I wrote a couple of Ruby scripts and pulled charts from the iOS US app store using RSS feeds from Apple, downloaded the icons and extracted the primary colors used in each icon. I then wrote a Mac app to generate the numbers, charts and tables. The Newsstand category includes apps from several charts and did not have a separate paid app chart so while I have included the data for completeness sake, I wouldn’t be looking at it.

I extract the primary color from each icon and put them loosely into one of these color groups: red, green, blue, black, white and gray. If they are identified as black, white and gray, I look at their secondary color and try to place them into red, green, blue instead where possible (e.g a small, single blue letter on a white background might work better if it’s classified as blue instead of white).

The app icons for each chart are then stacked vertically. The taller a column is, the more commonly that color is used for icons in that chart.

The data was pulled over several days from 16 Dec to 22 Dec 2015.

For the rest of this post, I’ll refer to the red, green and blue icon groups and ignore the black, white and gray groups.

Icons of Top 200 Free Apps in the iOS App Store grouped into red, green, blue, black, white, gray

In the Top 200 Free apps chart, we can see that red app icons are most popular, representing 43.5% of app icons with green (11.5%) as the least popular.

Free vs. Paid

Top 200 Free (left) Apps vs.

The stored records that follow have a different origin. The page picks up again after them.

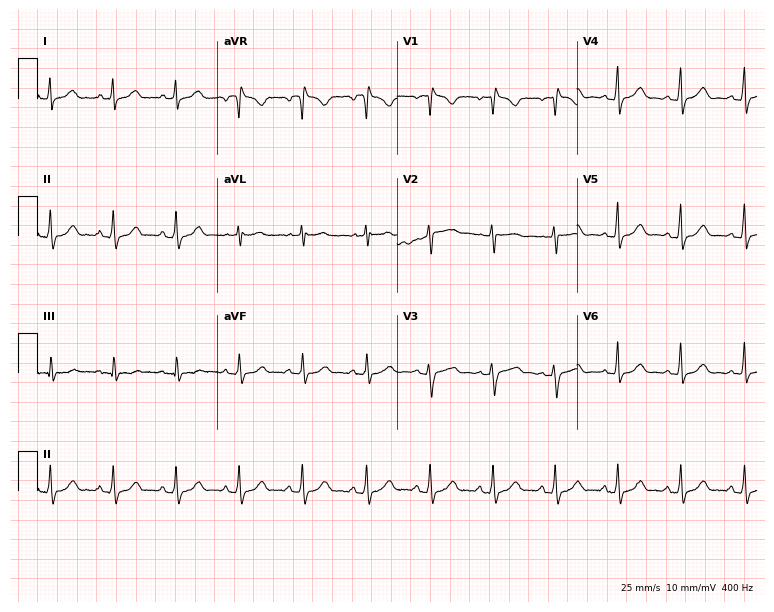
Standard 12-lead ECG recorded from a 32-year-old woman. Read as a normal ECG.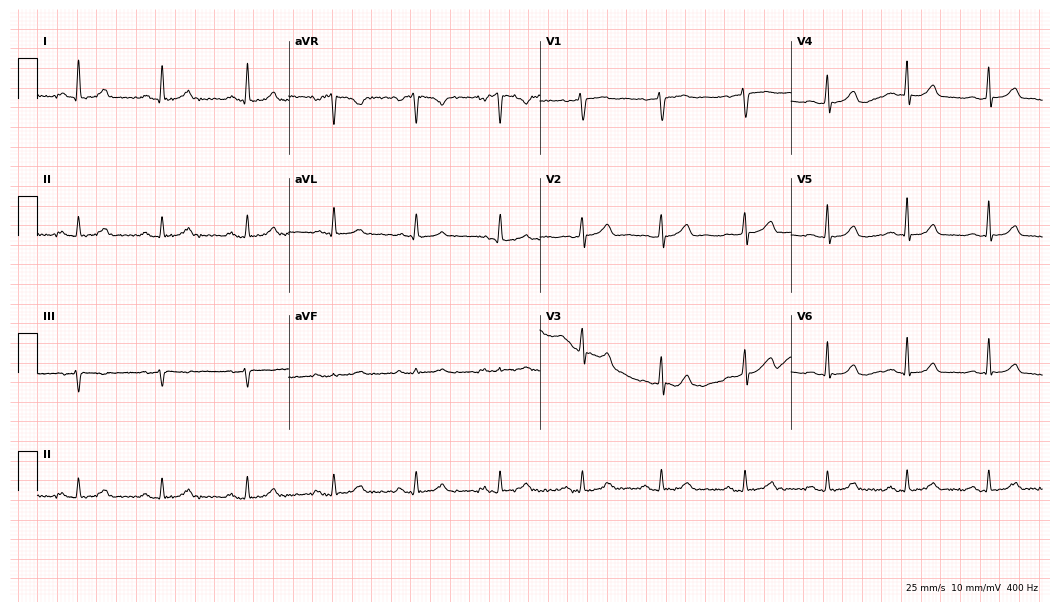
Standard 12-lead ECG recorded from a 43-year-old woman (10.2-second recording at 400 Hz). None of these six findings is recorded: first-degree AV block, right bundle branch block, left bundle branch block, sinus bradycardia, atrial fibrillation, sinus tachycardia.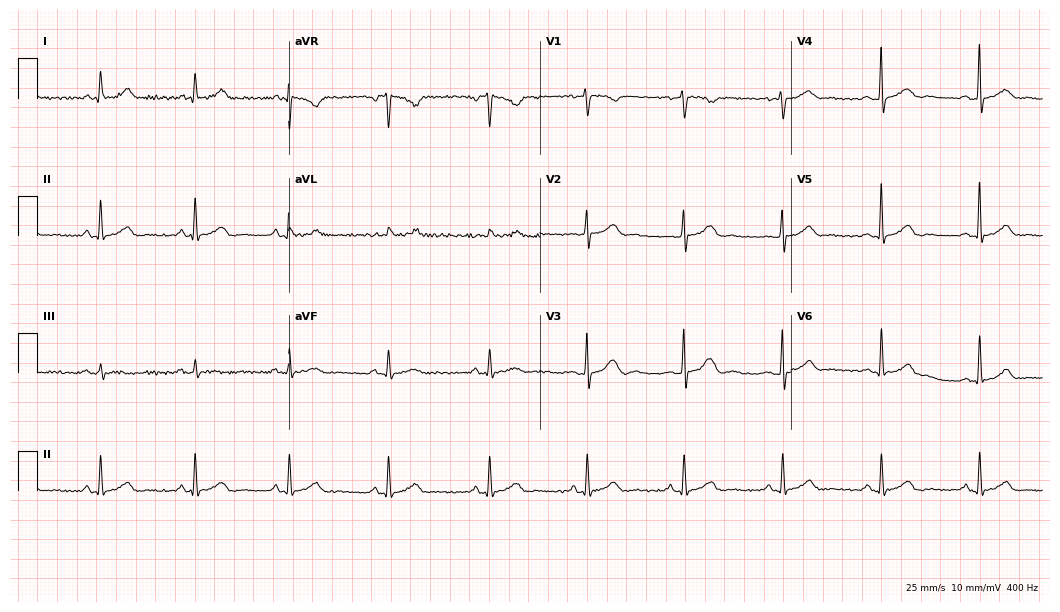
ECG — a woman, 50 years old. Screened for six findings — first-degree AV block, right bundle branch block, left bundle branch block, sinus bradycardia, atrial fibrillation, sinus tachycardia — none is recorded. Other findings, if any, are not listed.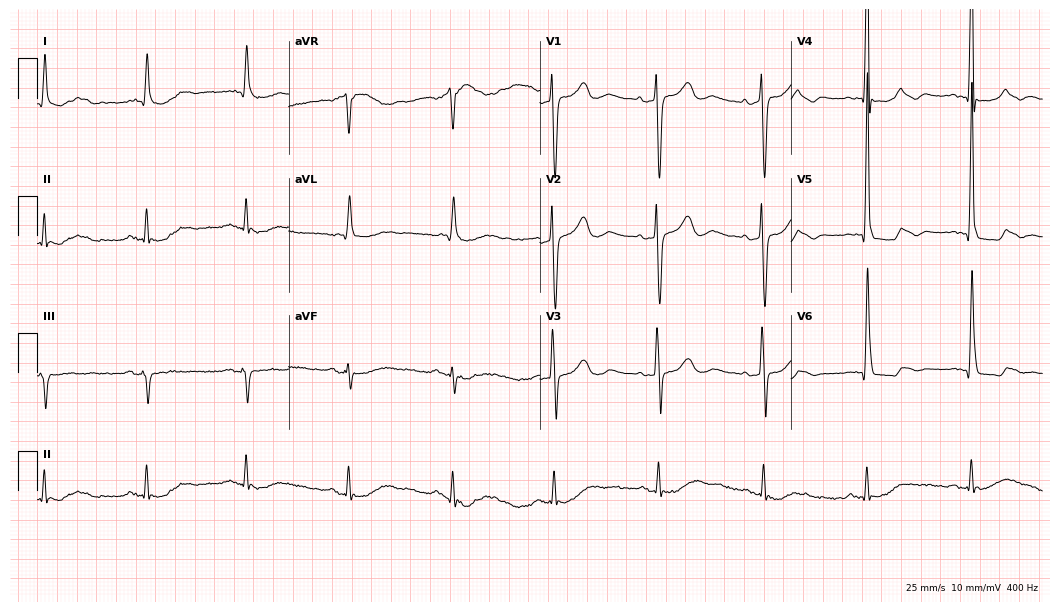
ECG — a man, 84 years old. Screened for six findings — first-degree AV block, right bundle branch block (RBBB), left bundle branch block (LBBB), sinus bradycardia, atrial fibrillation (AF), sinus tachycardia — none is recorded. Only these six findings were labelled.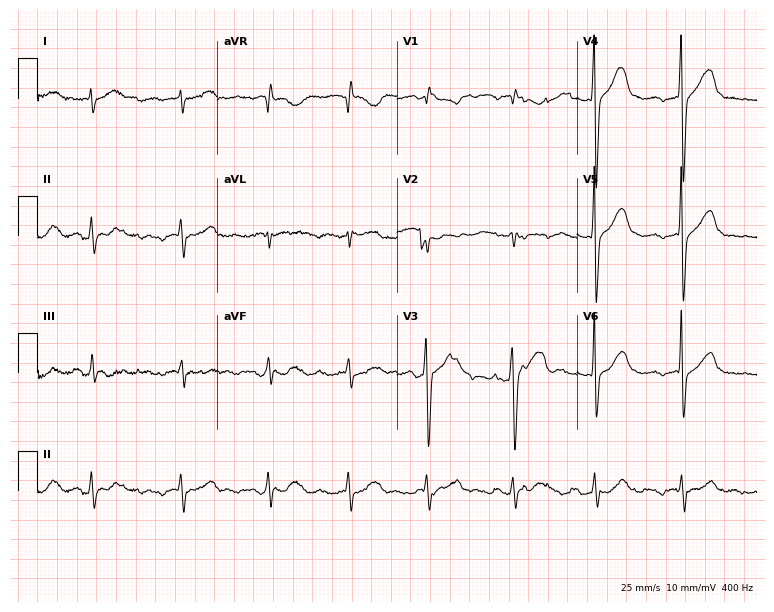
Standard 12-lead ECG recorded from a 72-year-old male. None of these six findings is recorded: first-degree AV block, right bundle branch block, left bundle branch block, sinus bradycardia, atrial fibrillation, sinus tachycardia. Only these six findings were labelled.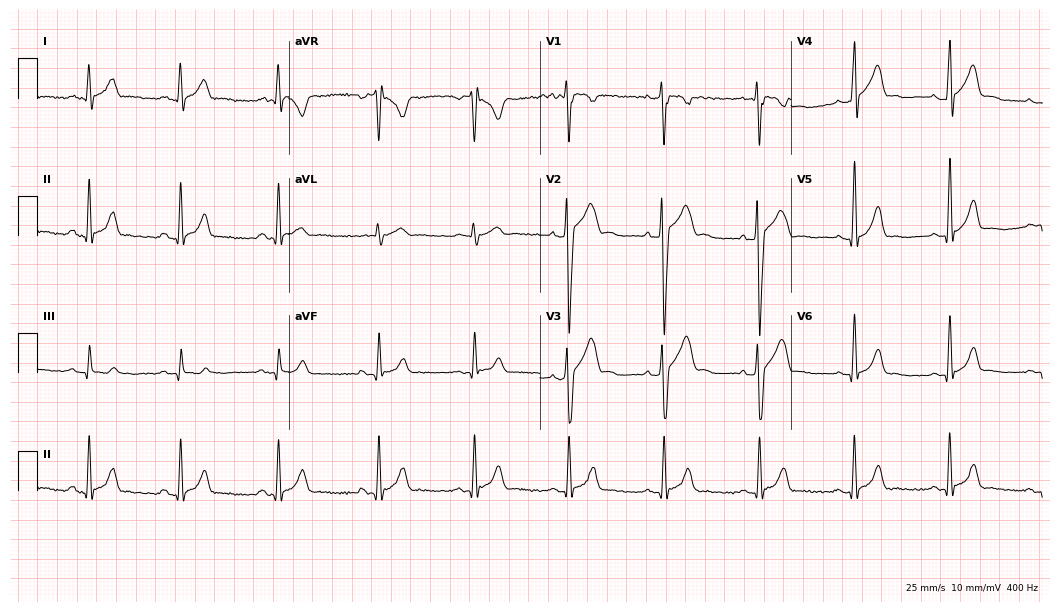
12-lead ECG from a 25-year-old male. No first-degree AV block, right bundle branch block, left bundle branch block, sinus bradycardia, atrial fibrillation or sinus tachycardia recorded for this tracing. Only these six findings were labelled.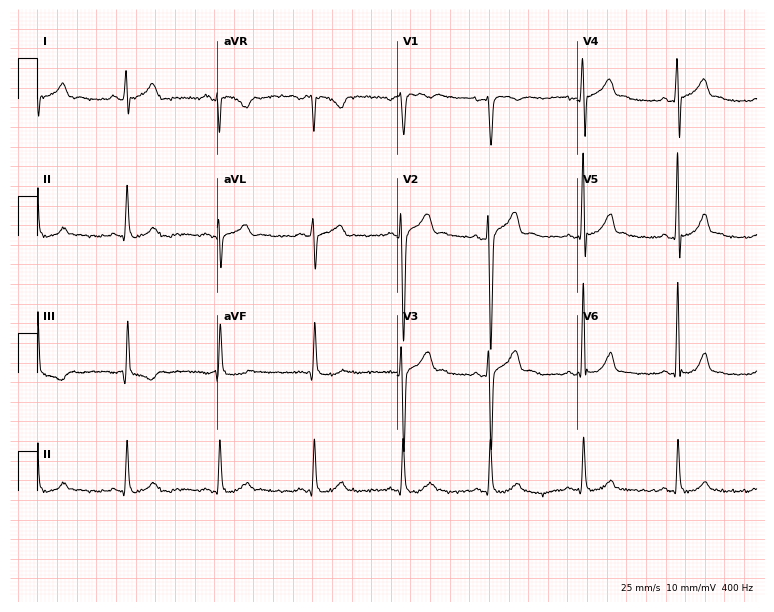
Electrocardiogram (7.3-second recording at 400 Hz), a 31-year-old male patient. Overall reading on record: normal ECG.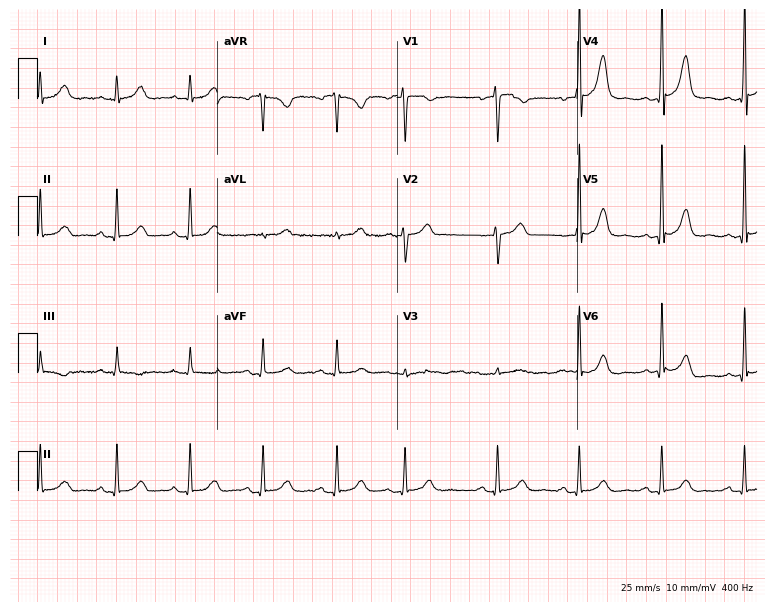
Electrocardiogram (7.3-second recording at 400 Hz), a male, 40 years old. Overall reading on record: normal ECG.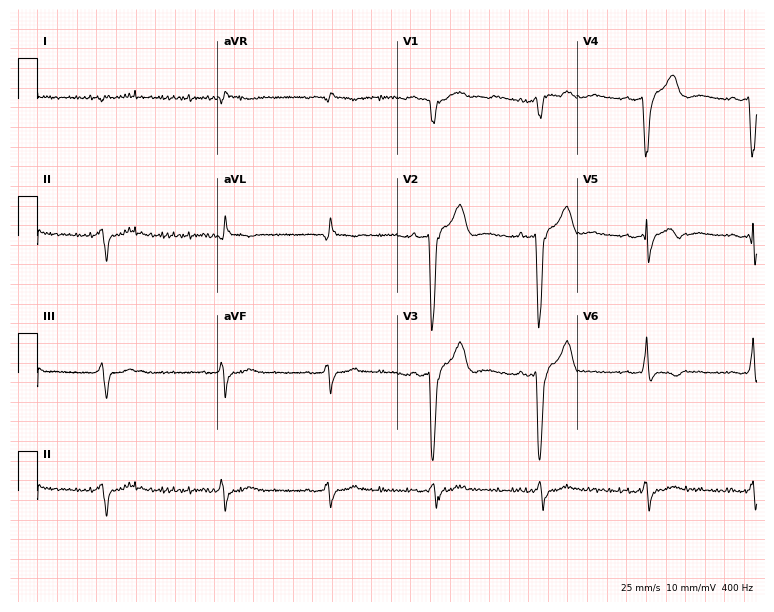
Electrocardiogram (7.3-second recording at 400 Hz), a 55-year-old male patient. Interpretation includes left bundle branch block.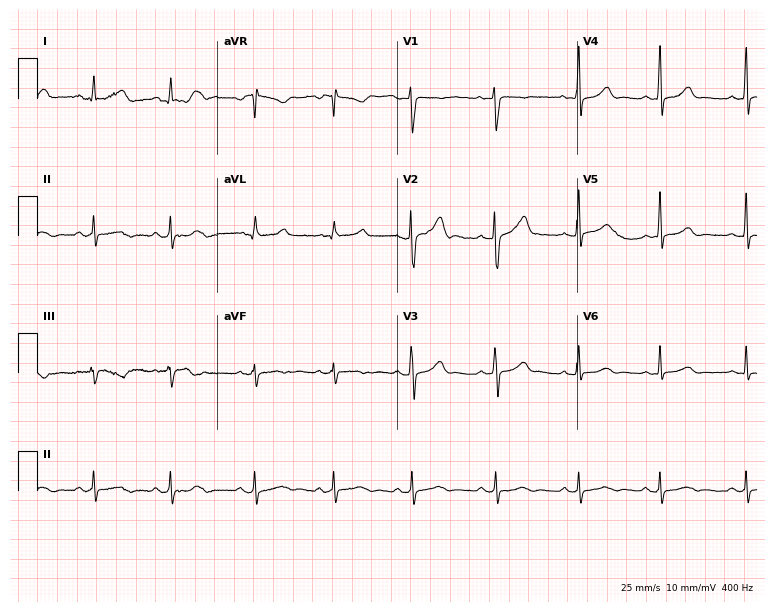
12-lead ECG from a female, 18 years old (7.3-second recording at 400 Hz). Recorded interpretation: within normal limits.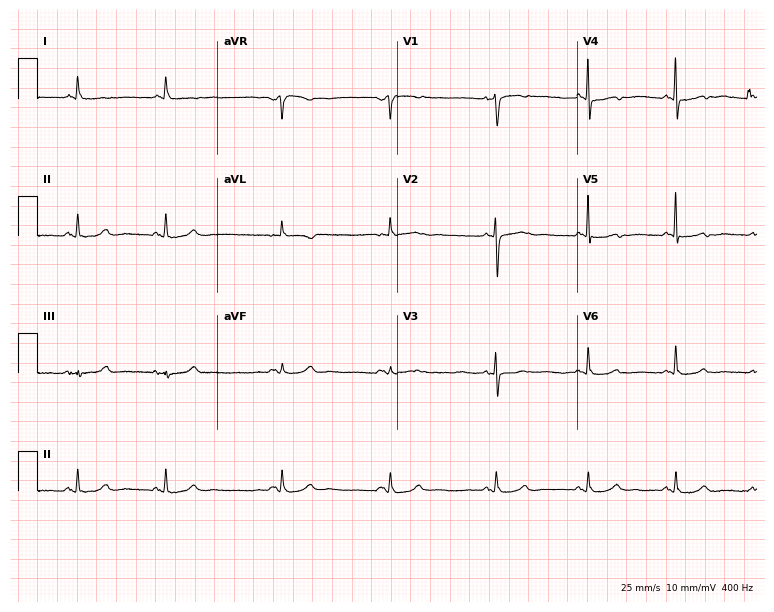
12-lead ECG from a woman, 80 years old. Screened for six findings — first-degree AV block, right bundle branch block, left bundle branch block, sinus bradycardia, atrial fibrillation, sinus tachycardia — none is recorded.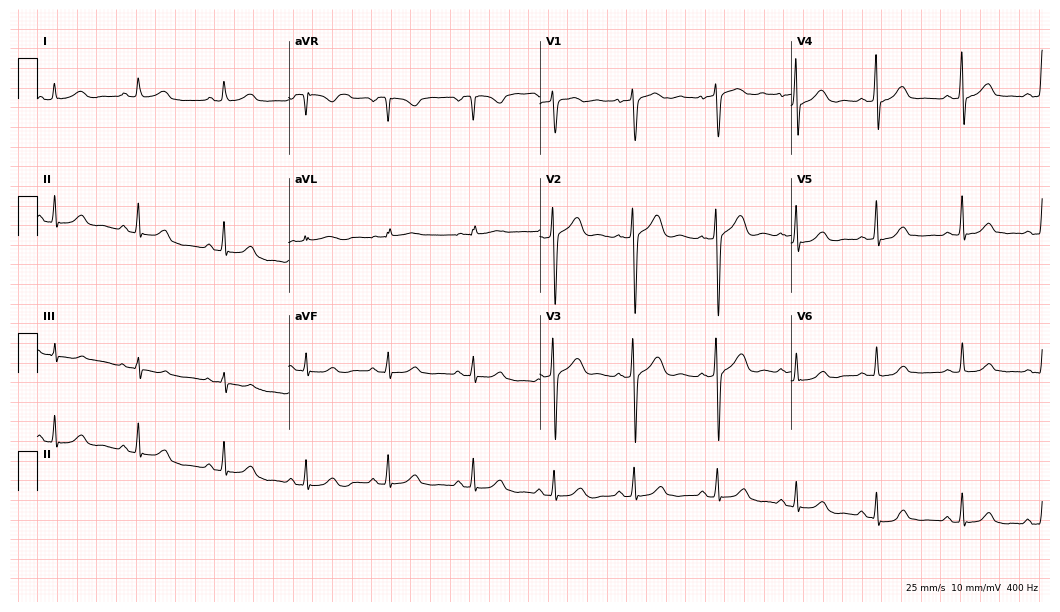
12-lead ECG (10.2-second recording at 400 Hz) from a woman, 47 years old. Labelled as a normal ECG.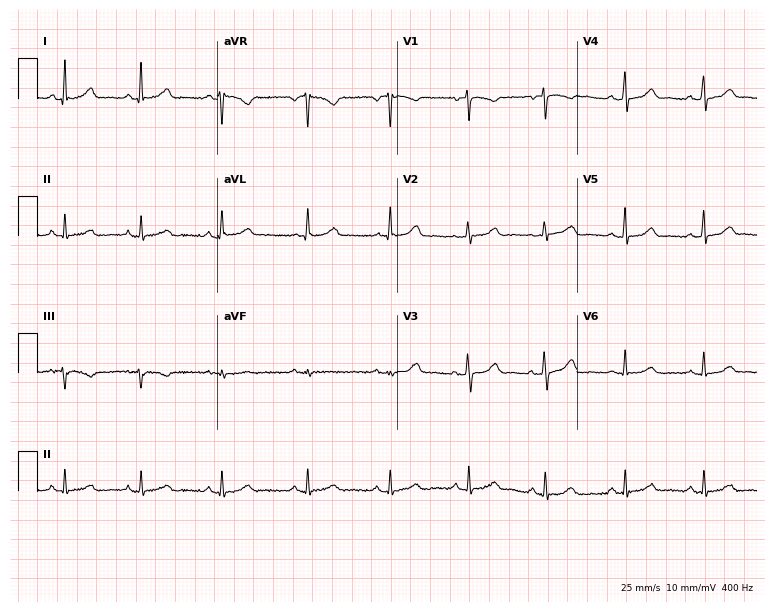
Standard 12-lead ECG recorded from a 45-year-old woman. Read as a normal ECG.

Top 200 Paid (right) Apps

Eyeballing the Top 200 Free apps and Top 200 paid apps icons side by side, the distribution is similar.

Here’s the distributions in every chart for free and paid apps:

Distribution for App Icons in Top 200 Free (left) and Paid (right) Charts (%)

Here’s a tiny version of the breakdown of every chart:

Free Apps in Every Chart
Paid Apps in Every Chart

A Few Observations

There are more red icons than green or blue icons.

Free Apps in Food & Drink (left) and Books Charts (right)

Food & Drink has the highest proportion of red icons followed by Books.

Free Apps in Weather (left) and Productivity Charts (right)

Blue is the next most common color for app icons after red. Weather app icons are mostly blue (understandably). Productivity apps also tends to be blue rather than red.

Free Apps in Finance (left) and Navigation (right)

Finance and Navigation has the greatest proportion of green icons among all categories. But even that is low at 20.0% and 18.5% for Finance and Navigation respectively.

Free (left) vs Paid (right) Apps in Finance

Free finance apps tends to be blue, but paid finance apps are most likely red than blue.

Similarly for News apps. Free Reference apps tends to be red but paid Reference apps are roughly split between red and blue. Free utilities are more likely red than blue, but paid utilities are more likely blue than red.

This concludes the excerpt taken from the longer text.